# House insurance increases



## STech (Jun 7, 2016)

I knew, and expected to be paying more insurance due to the recent increase in floods in Ontario, but c'mon, my renewal rate next year will be 65% higher than it was 5 years ago. Absurd to say the least. I'm shopping around obviously, and I have a question that hopefully someone can help with.

The biggest question I have is replacement cost. One company quoted me as 500K, while the other at 380K. The 380K does however provide "replacement cost" up to 700K. So what gives here? I don't want to under or over insure myself, but I can't really figure this major difference out. There is a 50% price difference between the two companies.


Thanks in advance.


----------



## OhGreatGuru (May 24, 2009)

1. Shouldn't you be asking the companies you got the quotes from to explain the coverage? We certainly don't have copies of their policies.

2. You also haven't said whether or not you are in a defined flood hazard area.

3. Usually when insurance companies make these kinds of increases they send out some information trying to explain them. Do you read your mail?


----------



## STech (Jun 7, 2016)

OhGreatGuru said:


> 1. Shouldn't you be asking the companies you got the quotes from to explain the coverage? We certainly don't have copies of their policies.


I'm waiting on the second company to provide me with the full policy wording before I sign up. I wanted to get some independent info, instead of just relying on the company or their sales reps.



> 2. You also haven't said whether or not you are in a defined flood hazard area.


The designation for my area hasn't changed in the past few years. But from what I've heard and read, insurance rates in Ontario have been going up very steadily. Partly because of the increased floods, and partly because of the Liberal government debauchery.



> 3. Usually when insurance companies make these kinds of increases they send out some information trying to explain them. Do you read your mail?


I read every little detail I get my hands on. Last year they sent me a little pamphlet talking about how insurance is changing due to the floods, and how now they offer "overland water protection". This year I got nothing with my renewal, except for another 19% increase in rates. Needless to say, they lost a customer.


----------



## Mukhang pera (Feb 26, 2016)

STech said:


> The biggest question I have is replacement cost. One company quoted me as 500K, while the other at 380K. The 380K does however provide "replacement cost" up to 700K.


I must confess to not understanding the foregoing. You say one company quoted, using a replacement cost figure of $500k. The other based its quote on a replacement cost of $380k, but heck, that can be stretched to $700k in a pinch. Probably just my own lack of knowledge in these things. OGG evidently had no difficulty in comprehension.

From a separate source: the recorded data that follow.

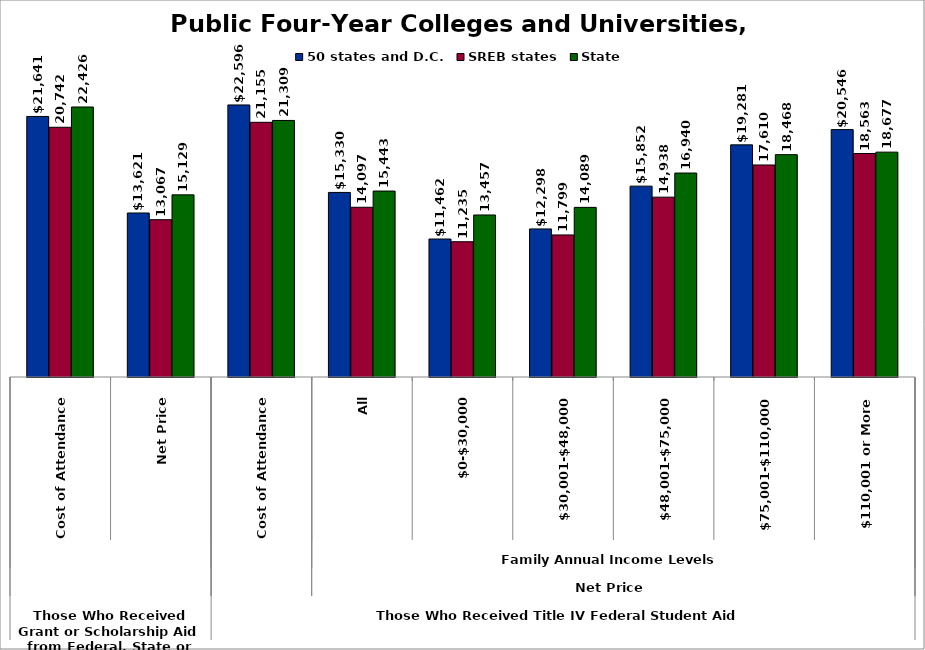
| Category | 50 states and D.C. | SREB states | State |
|---|---|---|---|
| 0 | 21641.305 | 20741.5 | 22425.975 |
| 1 | 13621.299 | 13066.852 | 15128.712 |
| 2 | 22596.09 | 21154.558 | 21308.951 |
| 3 | 15329.592 | 14096.731 | 15443.364 |
| 4 | 11461.609 | 11235.183 | 13457.222 |
| 5 | 12297.95 | 11799.085 | 14089.362 |
| 6 | 15852.451 | 14937.617 | 16940.012 |
| 7 | 19280.801 | 17610.132 | 18467.674 |
| 8 | 20546.421 | 18562.829 | 18676.718 |
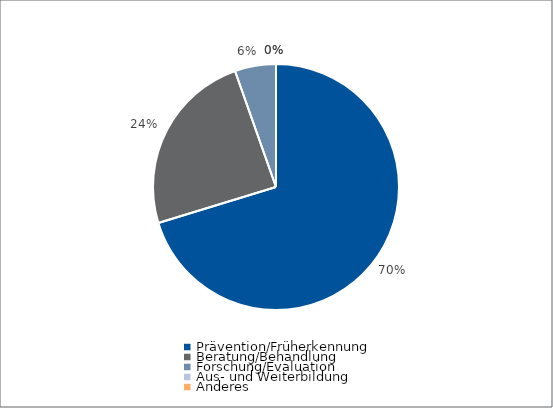
| Category | Series 0 |
|---|---|
| Prävention/Früherkennung | 26000 |
| Beratung/Behandlung | 9000 |
| Forschung/Evaluation | 2000 |
| Aus- und Weiterbildung | 0 |
| Anderes | 0 |
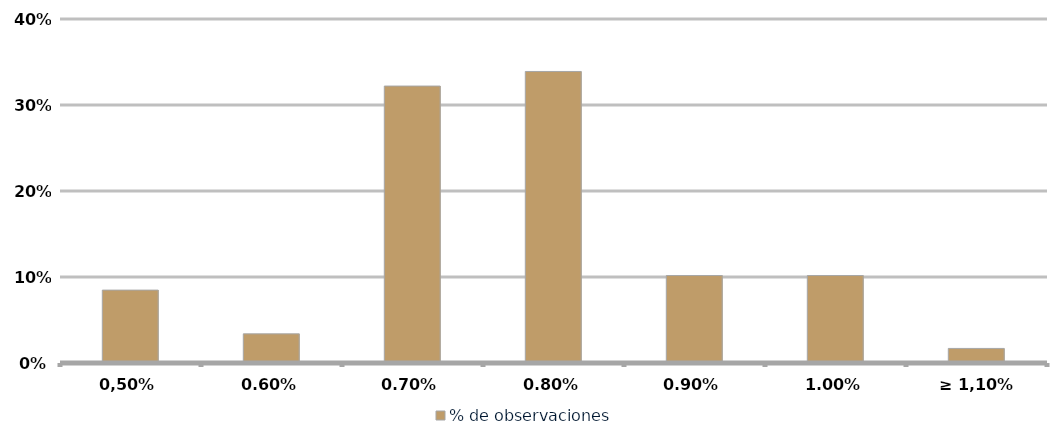
| Category | % de observaciones  |
|---|---|
| 0,50% | 0.085 |
| 0,60% | 0.034 |
| 0,70% | 0.322 |
| 0,80% | 0.339 |
| 0,90% | 0.102 |
| 1,00% | 0.102 |
| ≥ 1,10% | 0.017 |
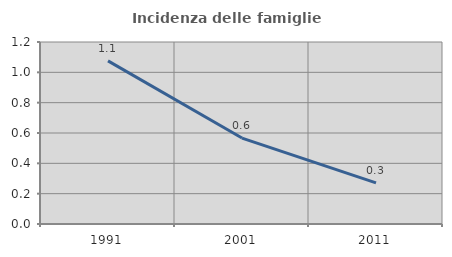
| Category | Incidenza delle famiglie numerose |
|---|---|
| 1991.0 | 1.075 |
| 2001.0 | 0.567 |
| 2011.0 | 0.271 |

I went along with the same insurer, quite complacently, starting off with an annual premium of about $3,000 ten years ago. Last year they wanted $5,400, explaining when I emailed that the underwriters decided that replacement cost had jumped from something like $650,000 to something like $800,000 (I do not recall the exact figures). That motivated me to shop around and I managed to get the $5,400 cut in half.


----------



## Mortgage u/w (Feb 6, 2014)

Mukhang pera said:


> I must confess to not understanding the foregoing. You say one company quoted, using a replacement cost figure of $500k. The other based its quote on a replacement cost of $380k, but heck, that can be stretched to $700k in a pinch. Probably just my own lack of knowledge in these things. OGG evidently had no difficulty in comprehension.
> 
> I went along with the same insurer, quite complacently, starting off with an annual premium of about $3,000 ten years ago. Last year they wanted $5,400, explaining when I emailed that the underwriters decided that replacement cost had jumped from something like $650,000 to something like $800,000 (I do not recall the exact figures). That motivated me to shop around and I managed to get the $5,400 cut in half.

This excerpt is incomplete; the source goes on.